Understanding this point full well, Riek and his lieutenants have floated the idea of sequestering oil revenues so that they do not reach Juba; in turn, Khartoum would presumably enjoy the same revenues as before under such an arrangement, and would thus make the regime an ally of Riek and his forces, either de facto or by formal agreement. As Riek himself declared in an interview with Sudan Tribune (London, December 23, 2013):
South Sudan's former vice-president, Riek Machar, says forces under his command will divert oil revenues accrued from the country's oil wells, days after his troops seized control of much of the new nation's oilfields. In an exclusive interview with Sudan Tribune on Monday, Machar revealed a plan to halt oil revenue remittances to Juba. He said no money would go to the government in Juba, explaining that his group plans to divert oil revenues and deal directly with Sudan in implementing the September 2012 cooperation agreements, as they are in control of the concerned states.
In understanding why Khartoum might agree to such a dangerous arrangement we must remember just how desperate the economic situation is in (northern) Sudan, which now rightly fears for its very survival. With inflation poised to skyrocket even further (the real, as opposed to "official," rate is already well above 50 percent), high unemployment and under-employment, a national currency in free-fall, conspicuous and widespread corruption, and too many sons coming back in body bags, the angry demonstrations of September and October could reappear at any time, as economic hardships only grow. A "solution"--one that might well appeal to those elements in the regime that continue to think the CPA gave away too much to the South--would be a military intervention on Riek's behalf in Unity State. The point would be to seize the most productive oil regions in northern Unity, in a military alliance with Riek's forces, and subsequently make a deal on governance and revenue-sharing.
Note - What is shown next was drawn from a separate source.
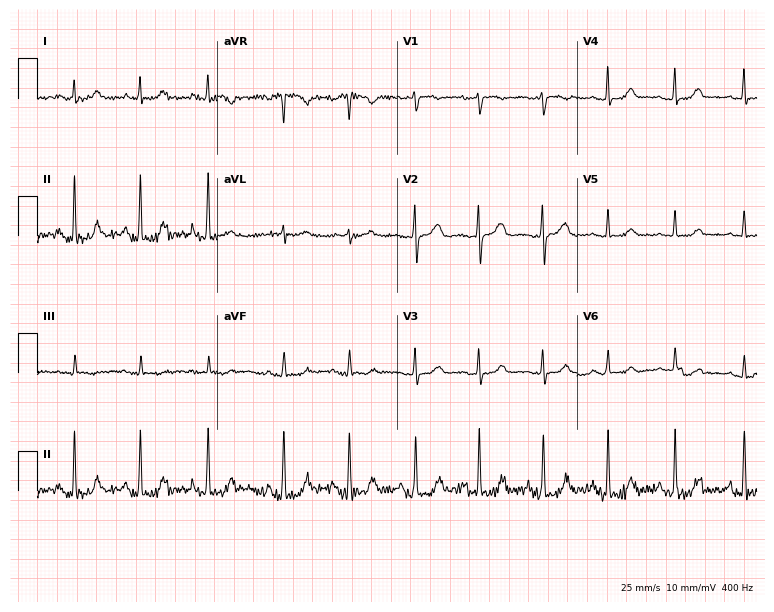
Electrocardiogram, a female, 47 years old. Of the six screened findings (first-degree AV block, right bundle branch block, left bundle branch block, sinus bradycardia, atrial fibrillation, sinus tachycardia), none is recorded.

Riek will certainly feel free to make a better offer than Khartoum now receives from Juba. His forces are probably strongest in Unity, where his own Nuer people are the largest ethnic group. But Machar clearly includes Upper Nile (as well as Jonglei) in his plans. And what are the assurances that this revenue will not simply be appropriated by Riek in his return to the existence of a pampered, excessively remunerated warlord? "'We will establish an extra account to which the oil revenues will be remitted for the economic interest of the people of South Sudan'" (Sudan Tribune, December 23). This is simply preposterous.
In assessing what Khartoum makes of this overture--and it may be this deliberation that prevents Riek from committing to a ceasefire--it is important to realize that the most militaristic and "anti-South" elements predominate in the regime, especially on decisions about war and peace (it was this security cabal that demanded President Omar al-Bashir renege on the agreement of June 2011 to negotiate a peace in South Kordofan, an agreement signed by senior regime official Nafie Ali Nafie). Regard for international opinion among these brutal men is minimal.
So even as we may be sure that the international community will vehemently condemn the regime if it should make an arrangement with Riek in order to secure continued oil revenues (under cover of providing "regional protection"), this is not likely to make much difference. The regime has endured decades of opprobrium without appropriate consequences for its war-making and massive atrocity crimes. These génocidaires believe there is nothing to worry about so long as they retain a monopoly on national wealth and power, both of which are threatened by an economic collapse whose scale they seem not fully to comprehend.
Perhaps Riek's confidence that an agreement with Khartoum could somehow be fashioned is wholly factitious. But such a scheme does represent a way that Riek might survive long enough to watch as fighting continues in South Sudan, weakening the country sufficiently that his political and military equities become adequate to make him a "peace broker," thereby ensuring himself a central role in any new government replacing that of Salva Kiir.